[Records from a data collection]
[Start of Attachment]
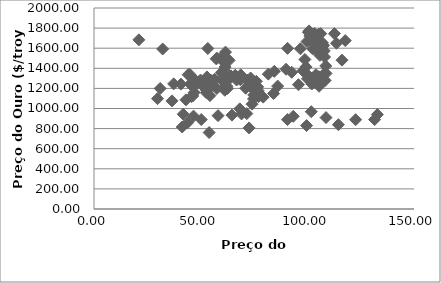
| Category | Series 0 |
|---|---|
| 90.6899350649351 | 889.595 |
| 93.3875906432749 | 922.298 |
| 101.842833333333 | 968.434 |
| 108.758181818182 | 909.705 |
| 122.632608946609 | 888.663 |
| 131.521111111111 | 889.488 |
| 132.825184453228 | 939.772 |
| 114.566825396825 | 839.025 |
| 99.6567676767677 | 829.932 |
| 72.6927536231884 | 806.62 |
| 53.9727280701754 | 760.863 |
| 41.338924963925 | 816.092 |
| 43.8552142857143 | 858.69 |
| 41.8436754385965 | 943 |
| 46.645303030303 | 924.273 |
| 50.2780952380952 | 890.2 |
| 58.1538888888889 | 928.645 |
| 69.149696969697 | 945.67 |
| 64.6666732542819 | 934.228 |
| 71.6296825396825 | 949.375 |
| 68.3461111111111 | 996.591 |
| 74.080606060606 | 1043.159 |
| 77.5523015873016 | 1127.036 |
| 74.8818181818182 | 1134.724 |
| 77.1210877192983 | 1117.963 |
| 74.7630155945419 | 1095.413 |
| 79.2976811594203 | 1113.337 |
| 84.1828571428572 | 1148.688 |
| 75.6183174603175 | 1205.434 |
| 74.725 | 1232.92 |
| 74.5794011544011 | 1192.966 |
| 75.8262698412698 | 1215.81 |
| 76.116240981241 | 1270.977 |
| 81.7193650793651 | 1342.024 |
| 84.5340634920635 | 1369.886 |
| 90.0059617918314 | 1390.553 |
| 92.6905952380952 | 1360.46 |
| 97.9141920077973 | 1374.68 |
| 108.645217391304 | 1423.26 |
| 116.243166666667 | 1480.89 |
| 108.068512987013 | 1512.58 |
| 105.845454545455 | 1529.36 |
| 107.916611111111 | 1572.75 |
| 100.486425120773 | 1759.01 |
| 100.819350649351 | 1772.14 |
| 99.847753968254 | 1666.43 |
| 105.405014430014 | 1739 |
| 104.230476190476 | 1639.97 |
| 107.074572263993 | 1654.05 |
| 112.687523809524 | 1744.82 |
| 117.785 | 1675.95 |
| 113.6655 | 1649.2 |
| 104.086034255599 | 1589.04 |
| 90.728253968254 | 1598.76 |
| 96.7541125541126 | 1594.29 |
| 105.273636991028 | 1630.31 |
| 106.284964912281 | 1744.81 |
| 103.407865612648 | 1746.58 |
| 101.174415584416 | 1721.64 |
| 101.193666666667 | 1684.762 |
| 105.100216450216 | 1671.848 |
| 107.637435672515 | 1627.57 |
| 102.5225 | 1593.086 |
| 98.8519696969697 | 1487.857 |
| 99.3666334148943 | 1414.027 |
| 99.7426666666667 | 1343.35 |
| 105.25790513834 | 1285.516 |
| 108.157636363636 | 1351.742 |
| 108.75773015873 | 1348.6 |
| 105.427134387352 | 1316.58 |
| 102.62649122807 | 1275.86 |
| 105.481650793651 | 1221.512 |
| 102.096666666667 | 1244.27 |
| 104.826666666667 | 1299.58 |
| 104.04 | 1336.08 |
| 104.866666666667 | 1298.45 |
| 105.713333333333 | 1288.74 |
| 108.373333333333 | 1279.1 |
| 105.226666666667 | 1310.59 |
| 100.05 | 1295.13 |
| 95.85 | 1236.55 |
| 86.08 | 1222.49 |
| 76.9933333333333 | 1175.33 |
| 60.7033333333333 | 1200.62 |
| 47.1066666666667 | 1250.75 |
| 54.79 | 1227.08 |
| 52.8266666666667 | 1178.63 |
| 57.5433333333333 | 1198.93 |
| 62.5066666666667 | 1198.63 |
| 61.3066666666667 | 1181.5 |
| 54.34 | 1128.31 |
| 45.69 | 1117.93 |
| 46.28 | 1124.77 |
| 46.9566666666667 | 1159.25 |
| 43.1133333333333 | 1086.44 |
| 36.5733333333333 | 1075.74 |
| 29.78 | 1097.91 |
| 31.03 | 1199.5 |
| 37.34 | 1245.14 |
| 40.75 | 1242.26 |
| 45.9366666666667 | 1260.95 |
| 47.6866666666667 | 1276.4 |
| 44.1266666666667 | 1336.66 |
| 44.8766666666667 | 1340.17 |
| 45.0433333333333 | 1326.61 |
| 49.2933333333333 | 1266.55 |
| 45.26 | 1238.35 |
| 52.62 | 1157.36 |
| 53.59 | 1192.1 |
| 54.3533333333333 | 1234.2 |
| 50.9033333333333 | 1231.42 |
| 52.1633333333333 | 1266.88 |
| 49.8933333333333 | 1246.04 |
| 46.1666666666667 | 1260.26 |
| 47.6566666666667 | 1236.84 |
| 49.9433333333333 | 1283.04 |
| 52.95 | 1314.07 |
| 54.92 | 1279.51 |
| 59.9333333333333 | 1281.9 |
| 61.1866666666667 | 1264.45 |
| 66.2266666666667 | 1331.3 |
| 63.46 | 1330.73 |
| 64.1666666666667 | 1324.66 |
| 68.7933333333333 | 1334.76 |
| 73.43 | 1303.45 |
| 71.9766666666667 | 1281.57 |
| 72.6666666666667 | 1237.71 |
| 71.0833333333333 | 1201.71 |
| 75.3633333333333 | 1198.39 |
| 76.7266666666667 | 1215.39 |
| 62.3166666666667 | 1220.65 |
| 53.96 | 1250.4 |
| 56.5833333333333 | 1291.75 |
| 61.1333333333333 | 1320.07 |
| 63.7866666666667 | 1300.9 |
| 68.5766666666667 | 1285.91 |
| 66.8333333333333 | 1283.7 |
| 59.76 | 1359.04 |
| 61.4766666666667 | 1412.89 |
| 57.67 | 1500.41 |
| 60.04 | 1510.58 |
| 57.2733333333333 | 1494.81 |
| 60.4033333333333 | 1470.79 |
| 63.3533333333333 | 1479.13 |
| 61.6266666666667 | 1560.67 |
| 53.3466666666667 | 1597.1 |
| 32.2033333333333 | 1591.93 |
| 21.0433333333333 | 1683.17 |
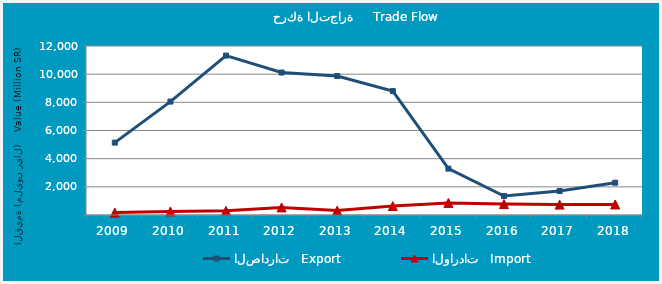
| Category | الصادرات   Export | الواردات   Import |
|---|---|---|
| 2009.0 | 5140500434 | 174086110 |
| 2010.0 | 8052891625 | 253474324 |
| 2011.0 | 11318105347 | 297469635 |
| 2012.0 | 10116574520 | 538073582 |
| 2013.0 | 9866215725 | 313799131 |
| 2014.0 | 8800622092 | 636507224 |
| 2015.0 | 3292264174 | 857952385 |
| 2016.0 | 1345268183 | 775676995 |
| 2017.0 | 1703841256 | 738523854 |
| 2018.0 | 2293279135 | 750239274 |
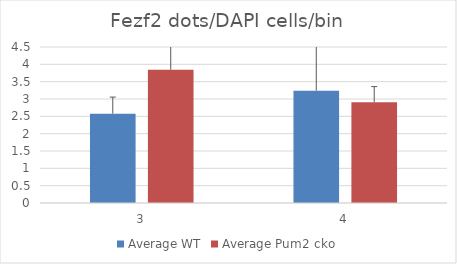
| Category | Average WT | Average Pum2 cko |
|---|---|---|
| 3.0 | 2.577 | 3.845 |
| 4.0 | 3.24 | 2.908 |
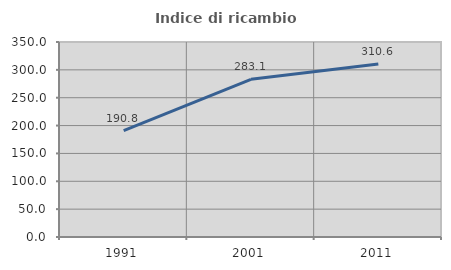
| Category | Indice di ricambio occupazionale  |
|---|---|
| 1991.0 | 190.769 |
| 2001.0 | 283.051 |
| 2011.0 | 310.606 |
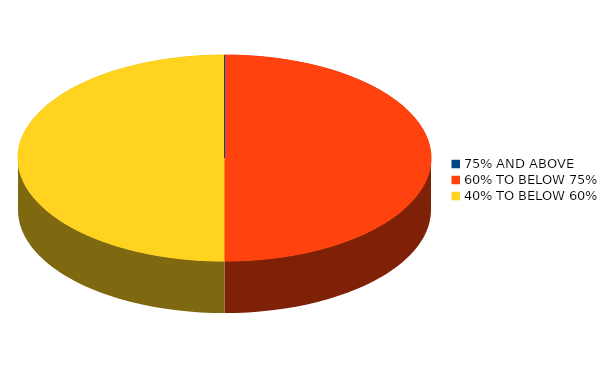
| Category | Number of students |
|---|---|
| 75% AND ABOVE | 0 |
| 60% TO BELOW 75% | 7 |
| 40% TO BELOW 60% | 7 |
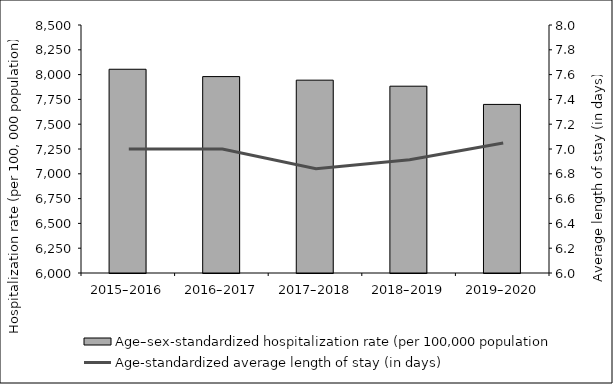
| Category | Age–sex-standardized hospitalization rate (per 100,000 population) |
|---|---|
| 2015–2016 | 8053.914 |
| 2016–2017 | 7980 |
| 2017–2018 | 7943.875 |
| 2018–2019 | 7883.11 |
| 2019–2020 | 7699.481 |
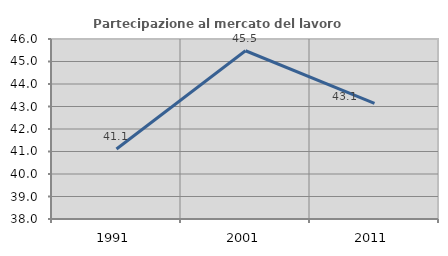
| Category | Partecipazione al mercato del lavoro  femminile |
|---|---|
| 1991.0 | 41.11 |
| 2001.0 | 45.478 |
| 2011.0 | 43.136 |
[End of Attachment]
## Problem statement
In the copy, no pictures should appear; the records themselves must be repeated exactly.

## Solution to this task
| Category | Series 0 |
|---|---|
| 90.6899350649351 | 889.595 |
| 93.3875906432749 | 922.298 |
| 101.842833333333 | 968.434 |
| 108.758181818182 | 909.705 |
| 122.632608946609 | 888.663 |
| 131.521111111111 | 889.488 |
| 132.825184453228 | 939.772 |
| 114.566825396825 | 839.025 |
| 99.6567676767677 | 829.932 |
| 72.6927536231884 | 806.62 |
| 53.9727280701754 | 760.863 |
| 41.338924963925 | 816.092 |
| 43.8552142857143 | 858.69 |
| 41.8436754385965 | 943 |
| 46.645303030303 | 924.273 |
| 50.2780952380952 | 890.2 |
| 58.1538888888889 | 928.645 |
| 69.149696969697 | 945.67 |
| 64.6666732542819 | 934.228 |
| 71.6296825396825 | 949.375 |
| 68.3461111111111 | 996.591 |
| 74.080606060606 | 1043.159 |
| 77.5523015873016 | 1127.036 |
| 74.8818181818182 | 1134.724 |
| 77.1210877192983 | 1117.963 |
| 74.7630155945419 | 1095.413 |
| 79.2976811594203 | 1113.337 |
| 84.1828571428572 | 1148.688 |
| 75.6183174603175 | 1205.434 |
| 74.725 | 1232.92 |
| 74.5794011544011 | 1192.966 |
| 75.8262698412698 | 1215.81 |
| 76.116240981241 | 1270.977 |
| 81.7193650793651 | 1342.024 |
| 84.5340634920635 | 1369.886 |
| 90.0059617918314 | 1390.553 |
| 92.6905952380952 | 1360.46 |
| 97.9141920077973 | 1374.68 |
| 108.645217391304 | 1423.26 |
| 116.243166666667 | 1480.89 |
| 108.068512987013 | 1512.58 |
| 105.845454545455 | 1529.36 |
| 107.916611111111 | 1572.75 |
| 100.486425120773 | 1759.01 |
| 100.819350649351 | 1772.14 |
| 99.847753968254 | 1666.43 |
| 105.405014430014 | 1739 |
| 104.230476190476 | 1639.97 |
| 107.074572263993 | 1654.05 |
| 112.687523809524 | 1744.82 |
| 117.785 | 1675.95 |
| 113.6655 | 1649.2 |
| 104.086034255599 | 1589.04 |
| 90.728253968254 | 1598.76 |
| 96.7541125541126 | 1594.29 |
| 105.273636991028 | 1630.31 |
| 106.284964912281 | 1744.81 |
| 103.407865612648 | 1746.58 |
| 101.174415584416 | 1721.64 |
| 101.193666666667 | 1684.762 |
| 105.100216450216 | 1671.848 |
| 107.637435672515 | 1627.57 |
| 102.5225 | 1593.086 |
| 98.8519696969697 | 1487.857 |
| 99.3666334148943 | 1414.027 |
| 99.7426666666667 | 1343.35 |
| 105.25790513834 | 1285.516 |
| 108.157636363636 | 1351.742 |
| 108.75773015873 | 1348.6 |
| 105.427134387352 | 1316.58 |
| 102.62649122807 | 1275.86 |
| 105.481650793651 | 1221.512 |
| 102.096666666667 | 1244.27 |
| 104.826666666667 | 1299.58 |
| 104.04 | 1336.08 |
| 104.866666666667 | 1298.45 |
| 105.713333333333 | 1288.74 |
| 108.373333333333 | 1279.1 |
| 105.226666666667 | 1310.59 |
| 100.05 | 1295.13 |
| 95.85 | 1236.55 |
| 86.08 | 1222.49 |
| 76.9933333333333 | 1175.33 |
| 60.7033333333333 | 1200.62 |
| 47.1066666666667 | 1250.75 |
| 54.79 | 1227.08 |
| 52.8266666666667 | 1178.63 |
| 57.5433333333333 | 1198.93 |
| 62.5066666666667 | 1198.63 |
| 61.3066666666667 | 1181.5 |
| 54.34 | 1128.31 |
| 45.69 | 1117.93 |
| 46.28 | 1124.77 |
| 46.9566666666667 | 1159.25 |
| 43.1133333333333 | 1086.44 |
| 36.5733333333333 | 1075.74 |
| 29.78 | 1097.91 |
| 31.03 | 1199.5 |
| 37.34 | 1245.14 |
| 40.75 | 1242.26 |
| 45.9366666666667 | 1260.95 |
| 47.6866666666667 | 1276.4 |
| 44.1266666666667 | 1336.66 |
| 44.8766666666667 | 1340.17 |
| 45.0433333333333 | 1326.61 |
| 49.2933333333333 | 1266.55 |
| 45.26 | 1238.35 |
| 52.62 | 1157.36 |
| 53.59 | 1192.1 |
| 54.3533333333333 | 1234.2 |
| 50.9033333333333 | 1231.42 |
| 52.1633333333333 | 1266.88 |
| 49.8933333333333 | 1246.04 |
| 46.1666666666667 | 1260.26 |
| 47.6566666666667 | 1236.84 |
| 49.9433333333333 | 1283.04 |
| 52.95 | 1314.07 |
| 54.92 | 1279.51 |
| 59.9333333333333 | 1281.9 |
| 61.1866666666667 | 1264.45 |
| 66.2266666666667 | 1331.3 |
| 63.46 | 1330.73 |
| 64.1666666666667 | 1324.66 |
| 68.7933333333333 | 1334.76 |
| 73.43 | 1303.45 |
| 71.9766666666667 | 1281.57 |
| 72.6666666666667 | 1237.71 |
| 71.0833333333333 | 1201.71 |
| 75.3633333333333 | 1198.39 |
| 76.7266666666667 | 1215.39 |
| 62.3166666666667 | 1220.65 |
| 53.96 | 1250.4 |
| 56.5833333333333 | 1291.75 |
| 61.1333333333333 | 1320.07 |
| 63.7866666666667 | 1300.9 |
| 68.5766666666667 | 1285.91 |
| 66.8333333333333 | 1283.7 |
| 59.76 | 1359.04 |
| 61.4766666666667 | 1412.89 |
| 57.67 | 1500.41 |
| 60.04 | 1510.58 |
| 57.2733333333333 | 1494.81 |
| 60.4033333333333 | 1470.79 |
| 63.3533333333333 | 1479.13 |
| 61.6266666666667 | 1560.67 |
| 53.3466666666667 | 1597.1 |
| 32.2033333333333 | 1591.93 |
| 21.0433333333333 | 1683.17 |
| Category | الصادرات   Export | الواردات   Import |
|---|---|---|
| 2009.0 | 5140500434 | 174086110 |
| 2010.0 | 8052891625 | 253474324 |
| 2011.0 | 11318105347 | 297469635 |
| 2012.0 | 10116574520 | 538073582 |
| 2013.0 | 9866215725 | 313799131 |
| 2014.0 | 8800622092 | 636507224 |
| 2015.0 | 3292264174 | 857952385 |
| 2016.0 | 1345268183 | 775676995 |
| 2017.0 | 1703841256 | 738523854 |
| 2018.0 | 2293279135 | 750239274 |
| Category | Average WT | Average Pum2 cko |
|---|---|---|
| 3.0 | 2.577 | 3.845 |
| 4.0 | 3.24 | 2.908 |
| Category | Indice di ricambio occupazionale  |
|---|---|
| 1991.0 | 190.769 |
| 2001.0 | 283.051 |
| 2011.0 | 310.606 |
| Category | Number of students |
|---|---|
| 75% AND ABOVE | 0 |
| 60% TO BELOW 75% | 7 |
| 40% TO BELOW 60% | 7 |
| Category | Age–sex-standardized hospitalization rate (per 100,000 population) |
|---|---|
| 2015–2016 | 8053.914 |
| 2016–2017 | 7980 |
| 2017–2018 | 7943.875 |
| 2018–2019 | 7883.11 |
| 2019–2020 | 7699.481 |
| Category | Partecipazione al mercato del lavoro  femminile |
|---|---|
| 1991.0 | 41.11 |
| 2001.0 | 45.478 |
| 2011.0 | 43.136 |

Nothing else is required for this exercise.